MostlyStable · a year ago
I mean...in Nate Silvers' model, the two most likely outcomes are one or the other candidate sweeping all 7 swing states.

I don't know that anyone who is actually paying attention to the data will be surprised by any outcome that isn't more extreme than that.

xhkkffbf · a year ago
I'm pretty sure it's going to be Harris or Trump. One of those two.
Izkata · a year ago
There is a small chance of a tie, because of how two states split their electoral votes. If they were both all-in like the other states I don't think there'd be a way to split the swing states to make a tie.
4b11b4 · a year ago
true but by 1 swing state? or all of em
doctorpangloss · a year ago
Everyone wants easier to predict US elections.

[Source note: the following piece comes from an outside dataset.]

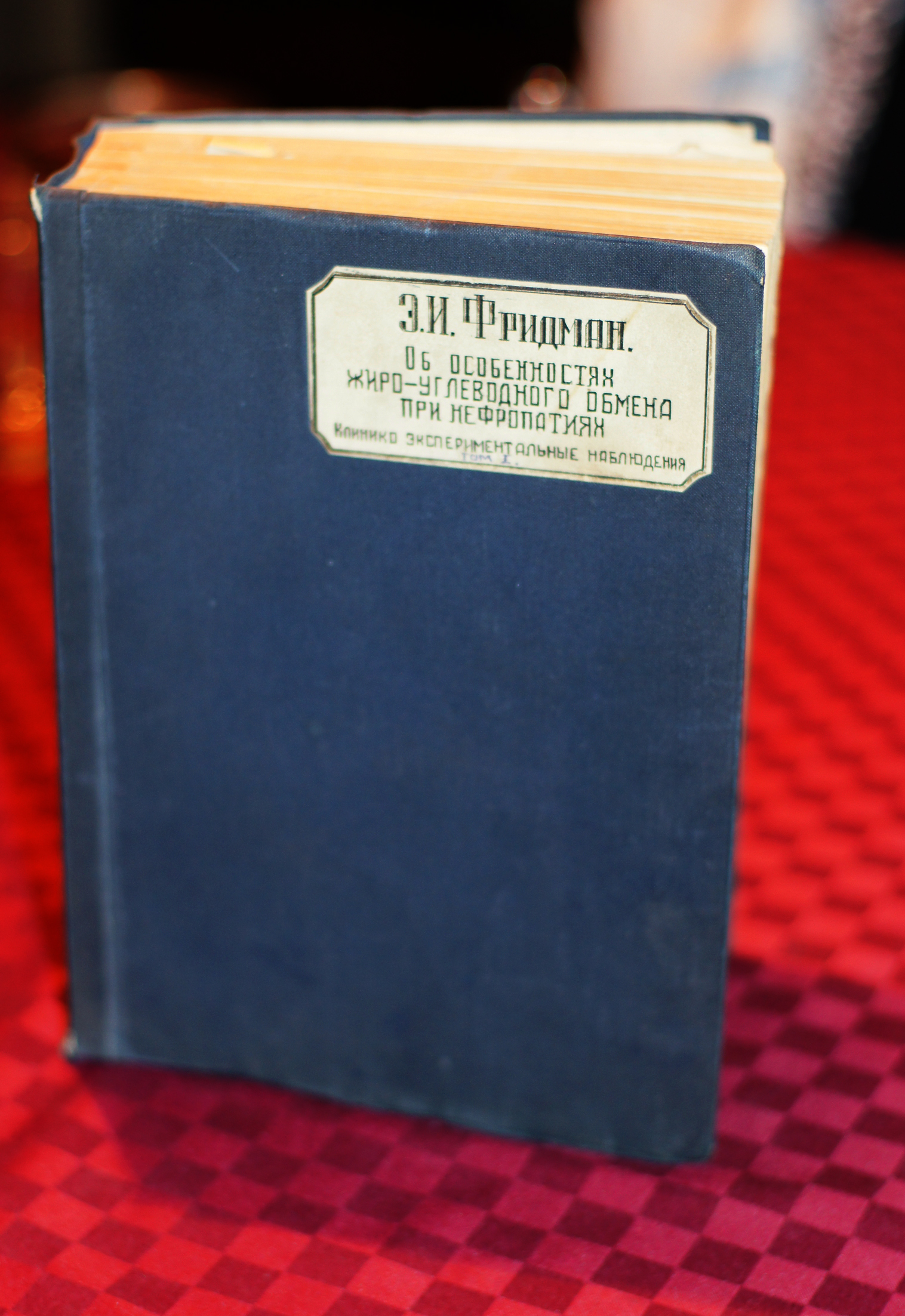 Диссертация профессора Эммануила Иосифовича Фридмана
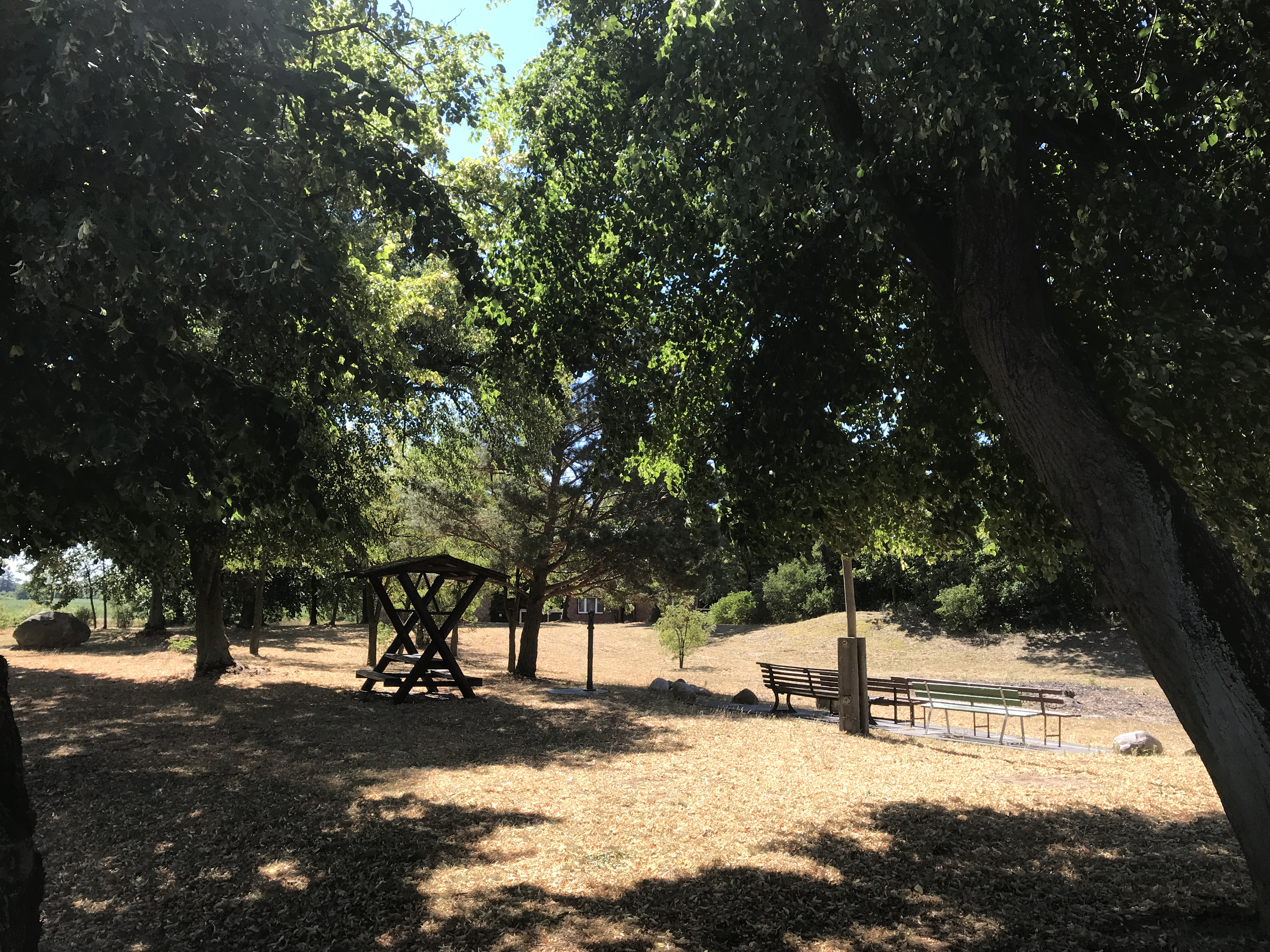 Dorfanger von Friedrichshof, einem Ortsteil der Gemeinde Rietzneuendorf-Staakow im Landkreis Dahme-Spreewald im Land Brandenburg

Are there free elections anywhere that are easy to predict?

In a world where $1.00 in Instagram ads yields $1.02 in donations, does it matter?

whimsicalism · a year ago
Yes there are plenty of free elections that are easy to predict. The Mexican election for instance was easy to predict
ghosty141 · a year ago
German elections are also rather consistent except for a few years.